Action item:
With the line containing "AO code = 23r-M/3.1; 23u-M/2.1" as the start and the line containing "Fx: none labeled" as the end, transcribe that span of the entries below exactly, including both.

Records for this task:
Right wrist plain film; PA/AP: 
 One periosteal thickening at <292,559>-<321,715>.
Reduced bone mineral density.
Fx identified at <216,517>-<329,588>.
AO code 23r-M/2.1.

==

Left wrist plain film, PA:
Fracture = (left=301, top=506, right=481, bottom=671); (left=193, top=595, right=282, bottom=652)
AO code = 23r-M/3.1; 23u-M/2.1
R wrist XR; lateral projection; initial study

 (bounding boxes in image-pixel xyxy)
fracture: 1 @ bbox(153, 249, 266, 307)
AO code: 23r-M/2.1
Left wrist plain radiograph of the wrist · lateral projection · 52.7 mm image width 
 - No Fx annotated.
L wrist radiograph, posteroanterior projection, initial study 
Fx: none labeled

Response area:
AO code = 23r-M/3.1; 23u-M/2.1
R wrist XR; lateral projection; initial study

 (bounding boxes in image-pixel xyxy)
fracture: 1 @ bbox(153, 249, 266, 307)
AO code: 23r-M/2.1
Left wrist plain radiograph of the wrist · lateral projection · 52.7 mm image width 
 - No Fx annotated.
L wrist radiograph, posteroanterior projection, initial study 
Fx: none labeled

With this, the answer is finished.